In fact, there was never a good reason to closely link Zarqawi to al-Qaeda in the first place. As long ago as the June 25, 2003 issue of Newsweek, columnists Michael Isikoff and Mark Hosenball reported on German intelligence showing that not only was Zarqawi not a "collaborator of Osama bin Laden," as Powell charged in his UN speech, he was the head of his own terrorist group, al-Tawhid, and may even have been a jealous rival of bin Laden. That they knew each other and had some overlapping goals and kept in contact is undeniable. But the fact is that Zarqawi has been his own agent, certainly in no way answerable to al-Qaeda or any of its leaders.
So what does that mean for the authenticity of the document? I'm not sure. I still have my doubts, partly because it makes out the situation facing the insurgency - or at least Zarqawi's part of it - to be measurably worse, and US policy correspondingly more effective, than most observers think. But a fake would not, I suspect, so transparently refute an al-Qaeda connection to the violence. My best guess is that the document is genuine (although perhaps not written by Zarqawi) but is deliberately somewhat over the top in its descriptions, the better to make the case for assistance.

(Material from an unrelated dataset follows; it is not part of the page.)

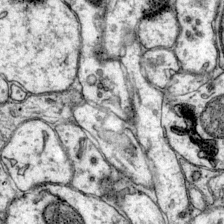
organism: Mouse
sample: Primary visual cortex

And the truth is, even if the letter is genuine, it doesn't take away from the dangerous and tenuous situation that is Iraq. Don't forget that the plan described was to launch attacks on Shiite targets in order to provoke retaliation against Sunnis and thus "awaken the sleepy Sunnis who are fearful of destruction and death at the hands" of the Shiites. That is, it did not propose to create tensions and fears, it proposed to exploit those that already exist.
Not quite three weeks ago I raised the possibility of Iraq dissolving into a three-way civil war, a few days before it developed that the CIA was telling Washington the same thing. Now comes another voice, found in Time magazine for February 10.
"I will tell you right now, I believe there will be civil war in Iraq come July," warns retired General Anthony Zinni, an opponent of the war who, as chief of U.S. Central Command from 1997 to 2000, commanded all U.S. military forces in the Middle East and Persian Gulf regions.Not one of those judgments is based on the activities of "outsiders," to use General Kimmitt's word (truly an odd one coming from an American); all are based on the very real existence of bitter ethnic, nationalistic, and religious rivalries.
We have seen - recently seen - what can happen when long-suppressed rivalries of these sorts bubble freely to the surface. We saw it in the former states of the USSR. We saw it in the Balkans. I fear we will yet see it in Iraq.